WHAT IS NEEDED
The required answer is each line in the entries below where "Category" occurs.

DATA LISTING: Begin

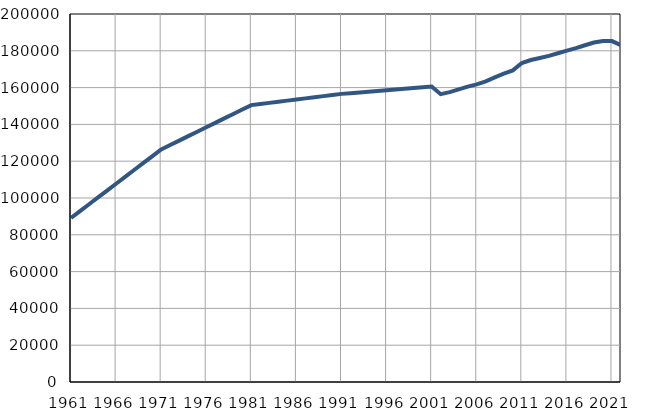
| Category | Population
size |
|---|---|
| 1961.0 | 89141 |
| 1962.0 | 92865 |
| 1963.0 | 96589 |
| 1964.0 | 100313 |
| 1965.0 | 104037 |
| 1966.0 | 107760 |
| 1967.0 | 111484 |
| 1968.0 | 115208 |
| 1969.0 | 118932 |
| 1970.0 | 122656 |
| 1971.0 | 126380 |
| 1972.0 | 128790 |
| 1973.0 | 131201 |
| 1974.0 | 133611 |
| 1975.0 | 136022 |
| 1976.0 | 138432 |
| 1977.0 | 140842 |
| 1978.0 | 143253 |
| 1979.0 | 145663 |
| 1980.0 | 148074 |
| 1981.0 | 150484 |
| 1982.0 | 151094 |
| 1983.0 | 151705 |
| 1984.0 | 152315 |
| 1985.0 | 152925 |
| 1986.0 | 153535 |
| 1987.0 | 154146 |
| 1988.0 | 154756 |
| 1989.0 | 155366 |
| 1990.0 | 155977 |
| 1991.0 | 156587 |
| 1992.0 | 156988 |
| 1993.0 | 157389 |
| 1994.0 | 157791 |
| 1995.0 | 158191 |
| 1996.0 | 158592 |
| 1997.0 | 158994 |
| 1998.0 | 159395 |
| 1999.0 | 159796 |
| 2000.0 | 160197 |
| 2001.0 | 160598 |
| 2002.0 | 156438 |
| 2003.0 | 157528 |
| 2004.0 | 159047 |
| 2005.0 | 160542 |
| 2006.0 | 161753 |
| 2007.0 | 163382 |
| 2008.0 | 165539 |
| 2009.0 | 167559 |
| 2010.0 | 169355 |
| 2011.0 | 173347 |
| 2012.0 | 174973 |
| 2013.0 | 176113 |
| 2014.0 | 177258 |
| 2015.0 | 178670 |
| 2016.0 | 180081 |
| 2017.0 | 181414 |
| 2018.0 | 183003 |
| 2019.0 | 184488 |
| 2020.0 | 185262 |
| 2021.0 | 185270 |
| 2022.0 | 183002 |
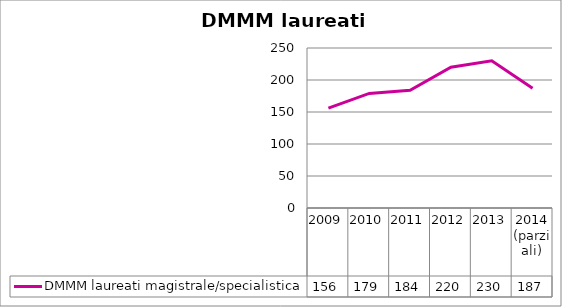
| Category | DMMM laureati magistrale/specialistica |
|---|---|
| 2009 | 156 |
| 2010 | 179 |
| 2011 | 184 |
| 2012 | 220 |
| 2013 | 230 |
| 2014
(parziali) | 187 |
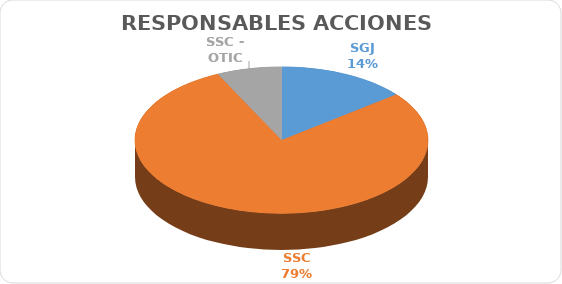
| Category | Series 0 |
|---|---|
| SGJ | 2 |
| SSC | 11 |
| SSC - OTIC | 1 |
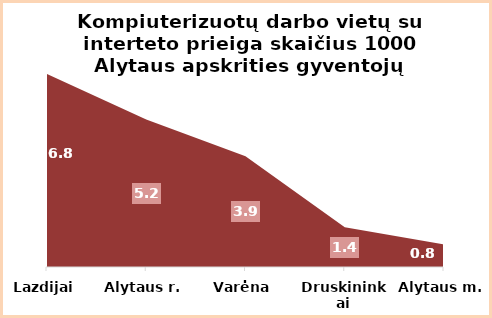
| Category | Series 0 |
|---|---|
| Lazdijai | 6.8 |
| Alytaus r. | 5.2 |
| Varėna | 3.9 |
| Druskininkai | 1.4 |
| Alytaus m. | 0.8 |
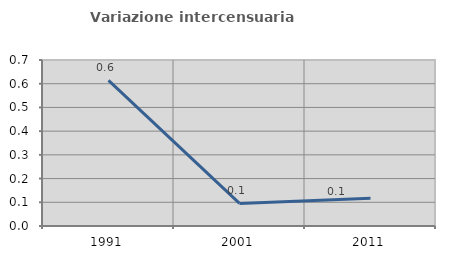
| Category | Variazione intercensuaria annua |
|---|---|
| 1991.0 | 0.614 |
| 2001.0 | 0.095 |
| 2011.0 | 0.117 |
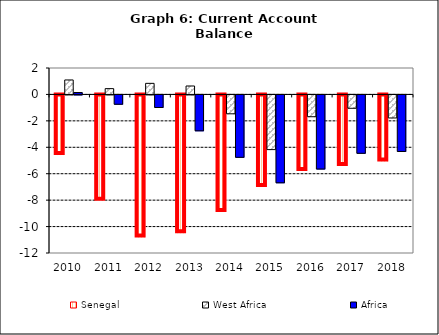
| Category | Senegal | West Africa | Africa |
|---|---|---|---|
| 2010.0 | -4.514 | 1.095 | 0.144 |
| 2011.0 | -7.977 | 0.439 | -0.706 |
| 2012.0 | -10.749 | 0.839 | -0.95 |
| 2013.0 | -10.436 | 0.638 | -2.715 |
| 2014.0 | -8.815 | -1.429 | -4.722 |
| 2015.0 | -6.925 | -4.138 | -6.65 |
| 2016.0 | -5.72 | -1.65 | -5.608 |
| 2017.0 | -5.339 | -1.011 | -4.418 |
| 2018.0 | -5.001 | -1.744 | -4.278 |
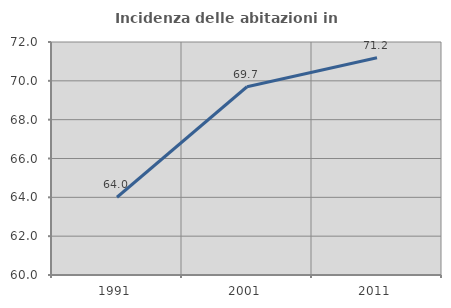
| Category | Incidenza delle abitazioni in proprietà  |
|---|---|
| 1991.0 | 64.004 |
| 2001.0 | 69.694 |
| 2011.0 | 71.19 |

DATA LISTING: End

OUTPUT FOR THIS TASK
| Category | Population
| Category | DMMM laureati magistrale/specialistica |
| Category | Series 0 |
| Category | Series 0 |
| Category | Variazione intercensuaria annua |
| Category | Senegal | West Africa | Africa |
| Category | Incidenza delle abitazioni in proprietà  |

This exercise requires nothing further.